= Anne Dunhill =

Anne Dunhill, Countess Zamoyski M.A. (born 12 December 1946) is a novelist and Italian translator. She is also a former debutante and model.

==Early life and education==
Anne is the granddaughter of Alfred Dunhill. Her parents were John Dunhill (Alfred's youngest son by his first wife) and Marjorie Brown. She was educated at Francis Holland School, Clarence Gate and La Sorbonne.

==Career==
After a Lucie Clayton modelling course and a much publicised debutante season in 1964, she became one of the few former debutantes to make it as a model, appearing in numerous fashion magazines, advertisements and TV commercials in London, Milan and Paris between 1965 and 1969 when she went to live in Venice for six years. For the next fifteen years she was a full-time mother before doing a BA in English and Italian at Royal Holloway, University of London between 1986 and 1989. This led to two new careers as a novelist and translator.
From 1996 to 2001, she was Arts Editor of Epicurean Life Magazine.
In 2002, she earned an MA in Representations of Italy at Royal Holloway and converted to Roman Catholicism.

==Personal life==
Anne married her first husband Kenneth Sweet in 1968 and divorced him three years later.

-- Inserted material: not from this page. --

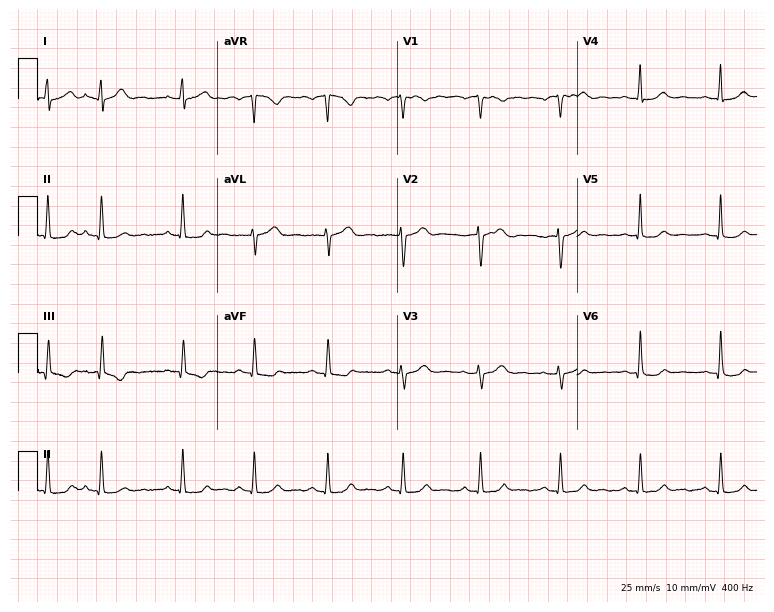
Standard 12-lead ECG recorded from a woman, 53 years old. None of these six findings is recorded: first-degree AV block, right bundle branch block, left bundle branch block, sinus bradycardia, atrial fibrillation, sinus tachycardia.

From 1969 to 1975 she lived with the Venetian artist Roberto Ferruzzi the younger. They had a son and daughter Ingo and Anita Ferruzzi.

In 1975, she married the former Administrative Director of the Royal Ballet Anthony Russell-Roberts. They had two daughters. She divorced Russell-Roberts in 1998. The sudden death of her daughter Anita Ferruzzi from pancreatic cancer inspired Anne's memoir Anita, which was published by Quartet books in 2012.
She has been a vegetarian since 1970. In 2020 Anne was married to Count Zdzislaw Zamoyski, who is a bereaved parent like herself. <Daily Telegraph 21 August 2020>

==Publications==
- Ballerina: A Dancer's Life with Marguerite Porter (1989) London: Michael O'Mara Books.
- A Darker Shade of Love (1991) London: Michael O'Mara Books. Republished 2013 on Kindle Books.
- Web of Passion (1993) London: Michael O'Mara Books. Republished 2013 on Kindle Books as The Double Cherry.
- The Nobility and Excellence of Women and the Defects and Vices of Men translated and edited by Anne Dunhill (1999) Chicago: University of Chicago Press.
- Anita: A Memoir (2012) London: Quartet Books.
- Nights at The Ballet (2013) published on Kindle Books.